4.3. Explanation Analysis

The method we propose can give intuitive and concise reasons for the classification prediction results of every testing samples. The explainable predicted results of several examples are shown in Table 4.

Among them, when the label is Compliance, there is only one reason for no abnormal behavior detected. However, there are many reasons for Fraud label; this is a combination of multiple fraud categories. From the MIL framework, we observed that the category label of the sample is determined by the multi-instance bag label, and the reason is the concept in bag, for example, sample with ID 7570; its bag label is Fraud; the reason is expressed as “August feature in the bag is marked as type III.” It means that a sample with with ID 7570 transaction behavior is suspected to be a fraudulent prototype of Type III in August. Therefore, our proposed method provides an explainable prediction method for the real-world time series data through the self-training LSTM prediction model with the AP clustering algorithm in the MIL framework.

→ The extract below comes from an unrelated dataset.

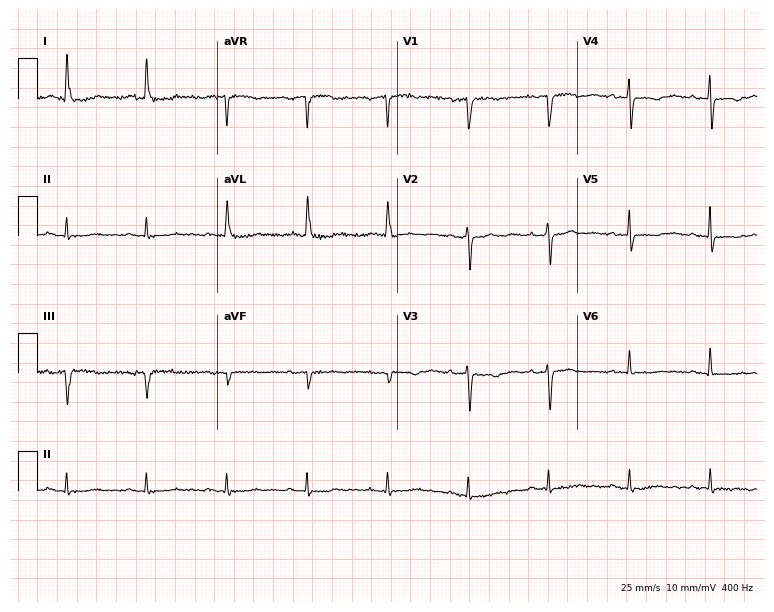
Resting 12-lead electrocardiogram (7.3-second recording at 400 Hz). Patient: a 77-year-old woman. None of these six findings is recorded: first-degree AV block, right bundle branch block (RBBB), left bundle branch block (LBBB), sinus bradycardia, atrial fibrillation (AF), sinus tachycardia.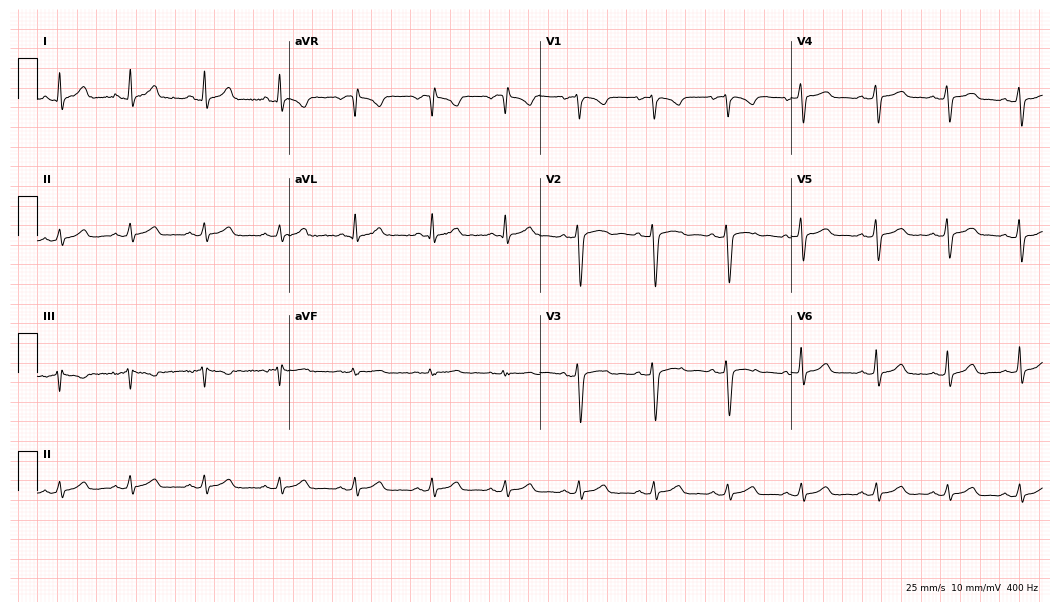
12-lead ECG from a 22-year-old female. Screened for six findings — first-degree AV block, right bundle branch block, left bundle branch block, sinus bradycardia, atrial fibrillation, sinus tachycardia — none is recorded.

In addition, with the in-depth application of the proposed method, fraud prototypes can introduce descriptions based on expert experience to achieve a more vivid explanation of the predicted results.

5. Conclusions

In this paper, we proposed a fraud detection method with enhanced explainability in the MIL framework, which incorporates the AP clustering method in the self-training LSTM prediction model. Compared with previous work, we focus on the actual problems of real financial data and obtain a classifier with high predictive performance and clear causal explanation on a few labeled dataset.

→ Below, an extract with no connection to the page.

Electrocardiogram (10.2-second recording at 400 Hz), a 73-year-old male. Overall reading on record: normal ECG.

The empirical research is based on two datasets, compared with three benchmark classifiers and variated the proposed method from two aspects. First, the real dataset from an anonymous organization is used to evaluate the overall performance of the proposed method. Compared with other classifiers, the proposed method is more effective in predicting actual transaction data. Then, the data generated by the PaySim simulator are used to verify the performance changes in the case of hiding labels. When 50% of account labels are artificially hidden, the proposed method still maintains good predictive performance even when the benchmark classifiers generally drop in performance. It verifies that the proposed method can effectively learn and distinguish the fraud features hidden in the dataset. The empirical analysis results provide trustable evidence, which proves in two steps that our proposed method can complete the classification task with significant performance advantages.

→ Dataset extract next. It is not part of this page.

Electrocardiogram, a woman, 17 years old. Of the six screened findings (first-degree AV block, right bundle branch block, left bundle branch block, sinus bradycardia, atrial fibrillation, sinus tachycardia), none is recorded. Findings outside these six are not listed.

As far as we know, among many fraud detection methods for transaction data, this research is one of the few classification techniques that can obtain a clear casual explanation. The significance of our work is that financial institutions can efficiently identify fraudulent behaviors and easily give reasons for rejecting of transactions so as to reduce the fraud losses and management costs. However, our work still has limitations in the prediction problem for large-scale datasets. The complexity of the AP algorithm leads to higher requirements for computing resources. Therefore, in future work, we hope to explore possible combinations of more advanced clustering algorithms and deep learning to develop more efficient fraud detection methods.

Data Availability

The desensitized sensitive data used to support the findings of this study are available from the corresponding author upon request.

Conflicts of Interest

The authors declare that they have no conflicts of interest.